Induction and maintenance of remission with mycophenolate mofetil in ANCA-associated vasculitis: a systematic review and meta-analysis

Nephrology, dialysis, transplantation. 2022 Oct 19 ; 37 (11) : 2190-2200.

Nephrol Dial Transplant
ISSN 1460-2385 | 0931-0509
Zdroj

BACKGROUND: Uncertainties exist about the use of mycophenolate mofetil (MMF) in anti-neutrophil cytoplasmatic antibody (ANCA)-associated vasculitis (AAV), particularly for remission maintenance. METHODS: Systematic review and meta-analysis of phase II and III trials assessing the use of MMF in AAV, granulomatosis with polyangiitis and microscopic polyangiitis (MPA).

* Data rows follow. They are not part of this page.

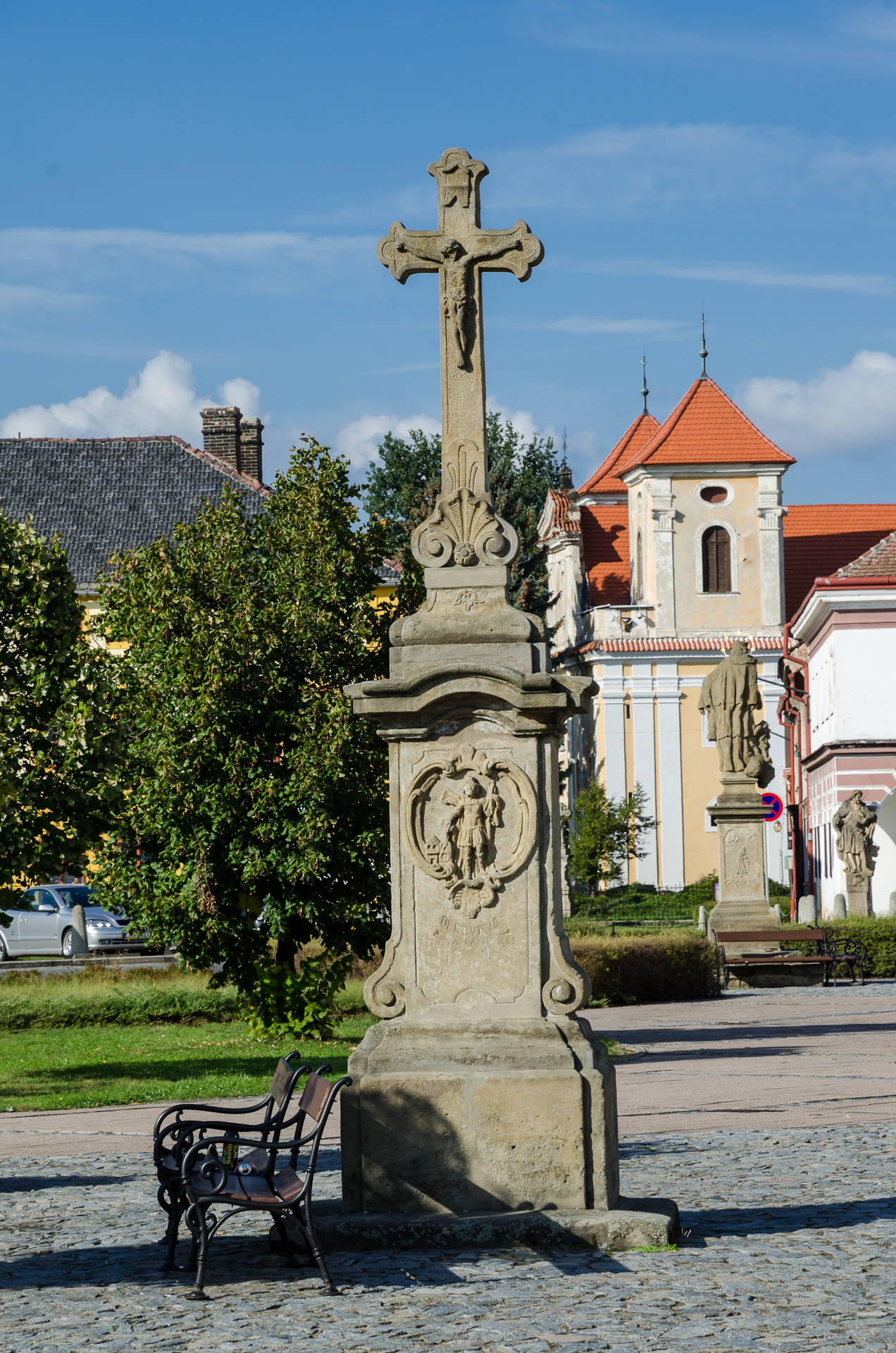 Krucifix (Dašice), nám. T. G. Masaryka, Dašice
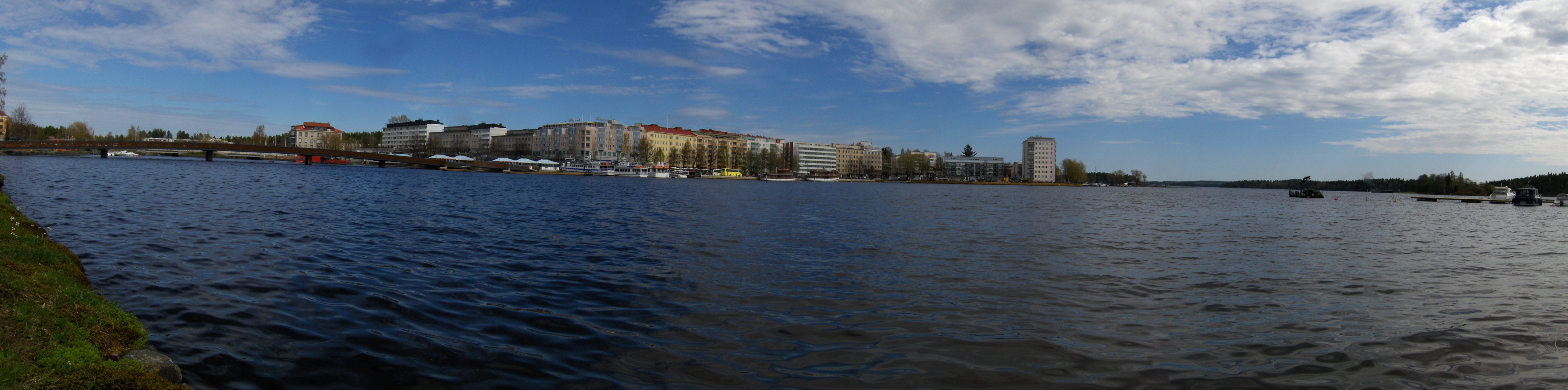 Fotografía panorámica de la zona de Kauppatori en Savonlinna, Finlandia.
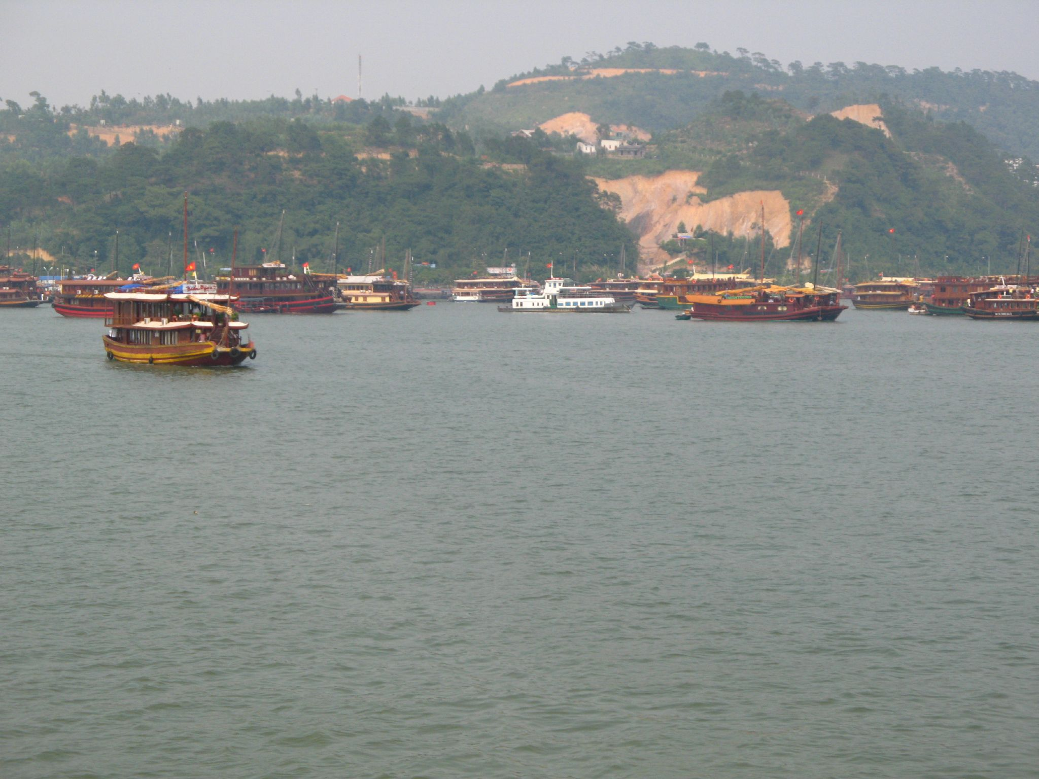 An island in Ha Long Bay.
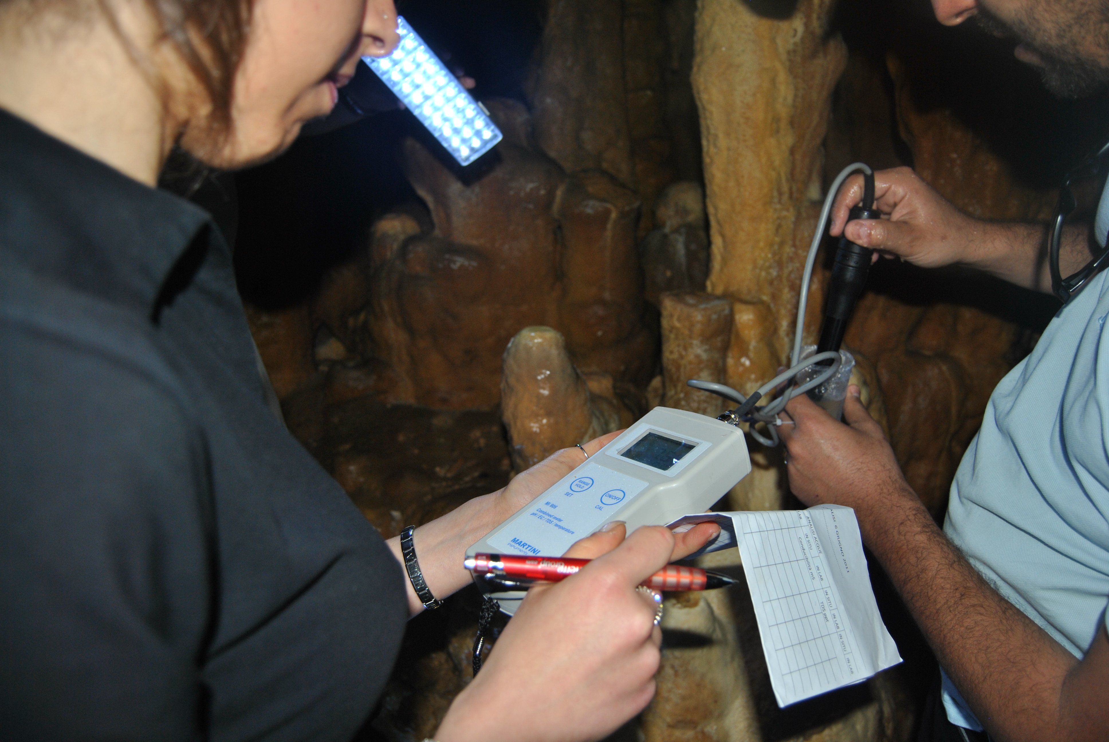 Rilievo dati delle risorse idriche presso una grotta carsica, effettuato da personale scientifico del C.U.T.G.A.N.A.
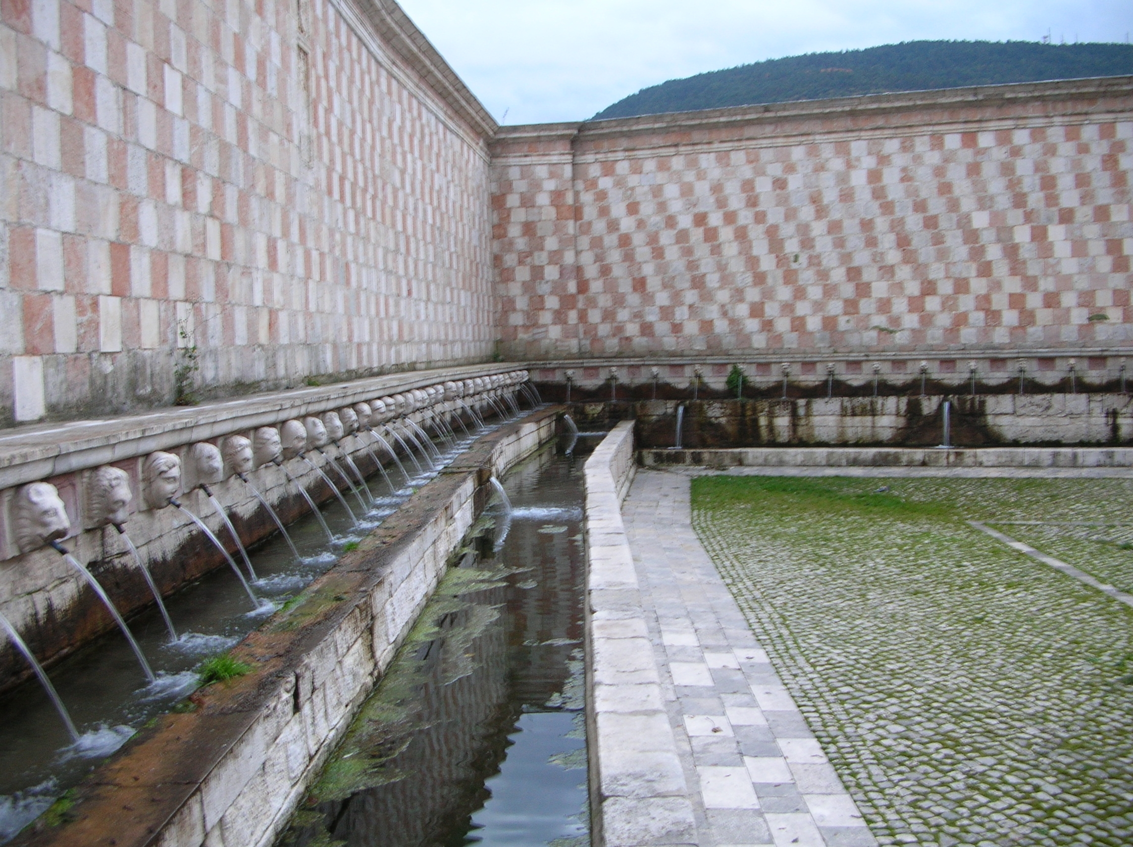 Fontana delle 99 cannelle - Vista di'insieme parete centrale L'Aquila
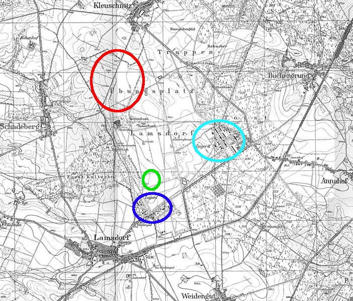 Uproszczony szkic położenia obozów jenieckich w pobliżu Łambinowic (Lamsdorf) k. Opola ciemnoniebieski - Lager I, obóz jeniecki z czasów wojny francusko-pruskiej jasnoniebieski - Lager II, obóz jeniecki z czasów I wojny światowej oraz Stalag VIIIB (Britenlager) z II wojny światowej czerwony - Stalag VIIIF (Russenlager) z czasów II wojny światowej zielony - obóz pracy z lat 1945-1946 nazwy miejscowości Lamsdorf = Łambinowice Schadeberg = Szadurczyce Kleuschnitz = Klucznik Buchengrund = Goszczowice Annahof = Sowin Weidengut = Wierzbie
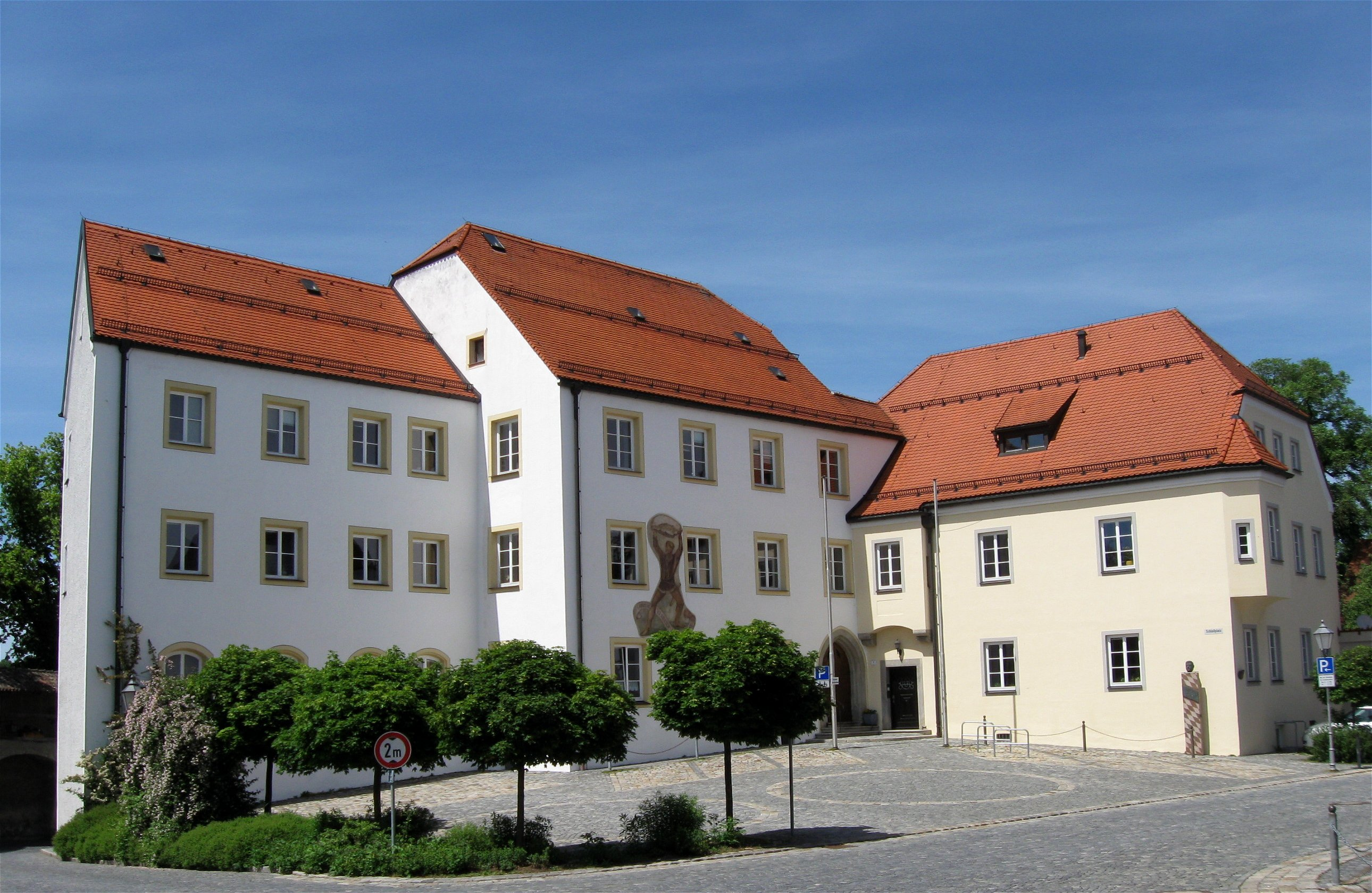 Schloßplatz 1; Landratsamt; Ehem. Schloss, zwei- und dreigeschossige Dreiflügelanlage mit Krüppelwalmdächern, im Kern nach Brand 1493, ausgebaut und erneuert in der 2. Hälfte 18. Jh. und 1938. - Alte Schloßgartenmauer an der Bauerngasse, wohl 16. Jh.

A comprehensive search of several databases (Medline, EMBASE, Cochrane, Web of Science, Scopus) from inception to 5 May 2020 has been conducted. Trial data were extracted to estimate odds ratios (ORs) and estimates (ES) for MMF efficacy (remission-induction and maintenance). Severe adverse effects (SAEs) were collected. RESULTS: From 565 articles captured, 10 met the predefined criteria, 5 phase II and 5 III trials; 4 assessed remission-induction, 3 remission maintenance and 3 both. The pooled OR for remission-induction at 6 months was 1.06 (95% confidence interval 0.74, 1.52), with no significant difference by subgroup meta-analysis of trials stratified by different study-level features (i.e. kidney disease, MPA, myeloperoxidase-ANCA positivity, newly diagnosed disease) (P > 0.05). The overall ES for remission maintenance at the end of follow-up ranged between 51% and 91% (I2 = 74.8%). Subgroup meta-analysis identified kidney involvement as a possible source of heterogeneity, yielding a significantly higher rate of sustained remission in trials enrolling only patients with kidney involvement (92%, 76-100%) versus those enrolling patients with and without kidney involvement (56%, 45-66%). Results were similar in multiple sensitivity analyses. During follow-up, the frequency of SAEs in MMF-based treatment arms was 31.8%. CONCLUSIONS: In AAV, MMF use was significantly associated with higher sustained remission rates in trials enrolling only patients with kidney involvement. These findings might influence clinical practice.